--- Record extracts ---

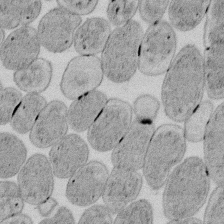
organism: E. coli
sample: Bacterial nucleoid
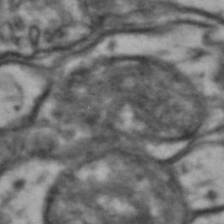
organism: Drosophila
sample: Brain
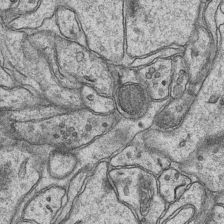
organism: Mouse
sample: CA1 Hippocampus
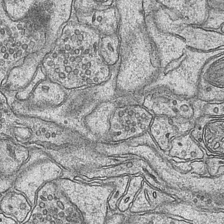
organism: Mouse
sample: CA1 Hippocampus
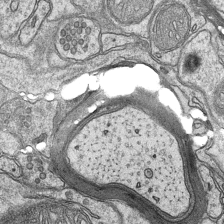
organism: Mouse
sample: CA1 Hippocampus
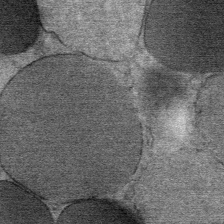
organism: Mouse
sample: Mouse Salivary gland
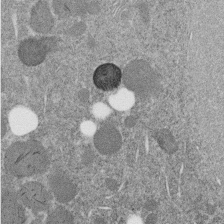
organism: C. elegans
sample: C. elegans embryo early stage
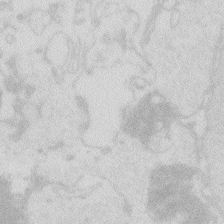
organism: Zebrafish
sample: Macrophage
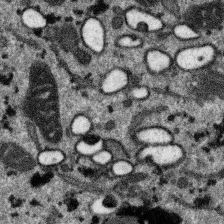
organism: Human
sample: Lung epithelial cells infected with SARS-CoV-2
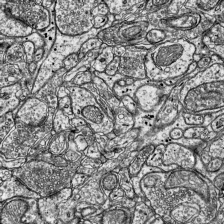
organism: Mouse
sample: Visual Cortex
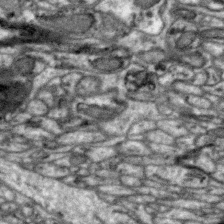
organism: Zebra finch
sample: Brain
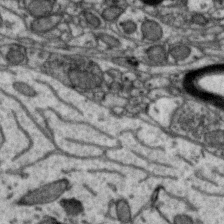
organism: Zebra finch
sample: Brain
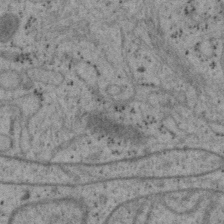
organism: Human
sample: HeLa cells
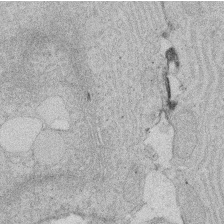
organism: Rat
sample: Salivary granule
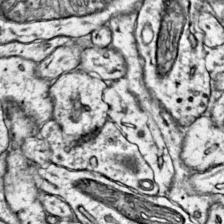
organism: Mouse
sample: Primary visual cortex
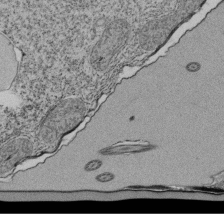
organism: Tetrahymena
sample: Cilia in tetrahymena
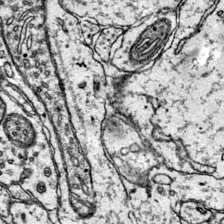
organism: Mouse
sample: Primary visual cortex
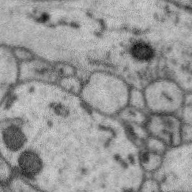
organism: Zebra finch
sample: Brain
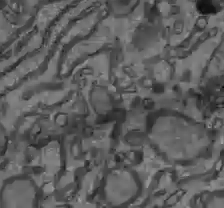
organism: C57BL Mouse
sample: Liver
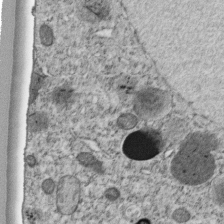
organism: C. elegans
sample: C. elegans embryo early stage
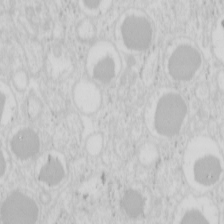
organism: Mouse
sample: Pancreas
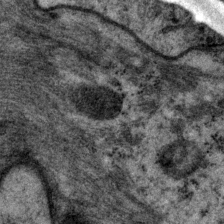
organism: P. pacificus
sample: Pharynx
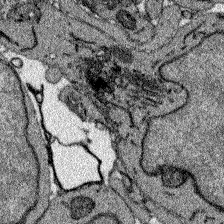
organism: Zebrafish
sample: Larval olfactory bulb
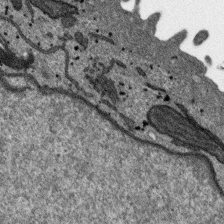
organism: Human
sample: Lung epithelial cells, uninfected (mock) control
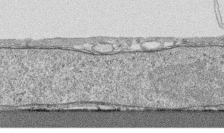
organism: Human
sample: CRL-1474
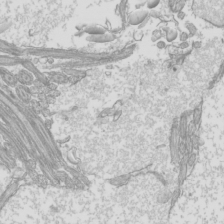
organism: Mouse
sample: Cilia; mouse epididymis
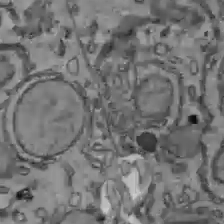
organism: C57BL Mouse
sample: Liver
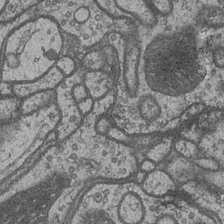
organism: Drosophila
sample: Optic medulla
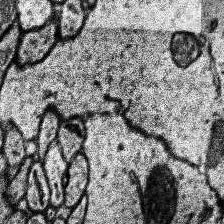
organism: Human
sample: Temporal Lobe
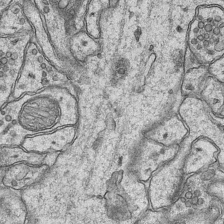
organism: Mouse
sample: CA1 Hippocampus
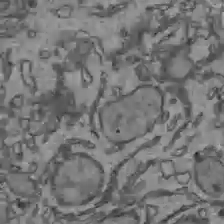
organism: C57BL Mouse
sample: Liver
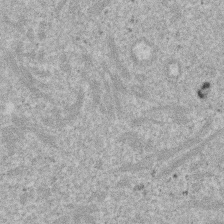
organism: Mouse
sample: Dividing mouse embryo 1 cell stage
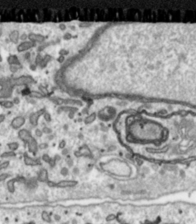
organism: Toxoplasma gondii
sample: Parasites in a vacuole inside a host cell
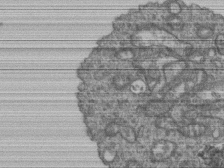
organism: Human
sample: Retinal organoid Rod and Cone cells
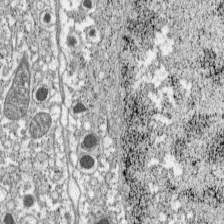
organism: C57BL Mouse
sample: Pancreatic islet
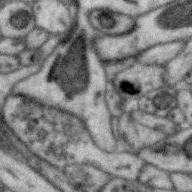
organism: Zebra finch
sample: Brain
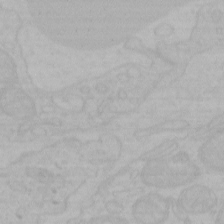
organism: Mouse
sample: Choroid plexus
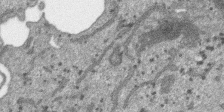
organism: Human
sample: Lung epithelial cells infected with SARS-CoV-2
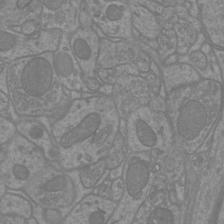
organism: Mouse
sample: Cortical neurons
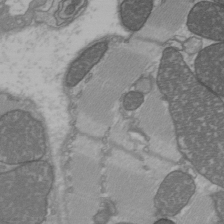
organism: C57BL Mouse
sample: Heart

---

Directions for this task: Write out the material above precisely, leaving each picture behind.

Result of this exercise:
organism: E. coli
sample: Bacterial nucleoid
organism: Drosophila
sample: Brain
organism: Mouse
sample: CA1 Hippocampus
organism: Mouse
sample: CA1 Hippocampus
organism: Mouse
sample: CA1 Hippocampus
organism: Mouse
sample: Mouse Salivary gland
organism: C. elegans
sample: C. elegans embryo early stage
organism: Zebrafish
sample: Macrophage
organism: Human
sample: Lung epithelial cells infected with SARS-CoV-2
organism: Mouse
sample: Visual Cortex
organism: Zebra finch
sample: Brain
organism: Zebra finch
sample: Brain
organism: Human
sample: HeLa cells
organism: Rat
sample: Salivary granule
organism: Mouse
sample: Primary visual cortex
organism: Tetrahymena
sample: Cilia in tetrahymena
organism: Mouse
sample: Primary visual cortex
organism: Zebra finch
sample: Brain
organism: C57BL Mouse
sample: Liver
organism: C. elegans
sample: C. elegans embryo early stage
organism: Mouse
sample: Pancreas
organism: P. pacificus
sample: Pharynx
organism: Zebrafish
sample: Larval olfactory bulb
organism: Human
sample: Lung epithelial cells, uninfected (mock) control
organism: Human
sample: CRL-1474
organism: Mouse
sample: Cilia; mouse epididymis
organism: C57BL Mouse
sample: Liver
organism: Drosophila
sample: Optic medulla
organism: Human
sample: Temporal Lobe
organism: Mouse
sample: CA1 Hippocampus
organism: C57BL Mouse
sample: Liver
organism: Mouse
sample: Dividing mouse embryo 1 cell stage
organism: Toxoplasma gondii
sample: Parasites in a vacuole inside a host cell
organism: Human
sample: Retinal organoid Rod and Cone cells
organism: C57BL Mouse
sample: Pancreatic islet
organism: Zebra finch
sample: Brain
organism: Mouse
sample: Choroid plexus
organism: Human
sample: Lung epithelial cells infected with SARS-CoV-2
organism: Mouse
sample: Cortical neurons
organism: C57BL Mouse
sample: Heart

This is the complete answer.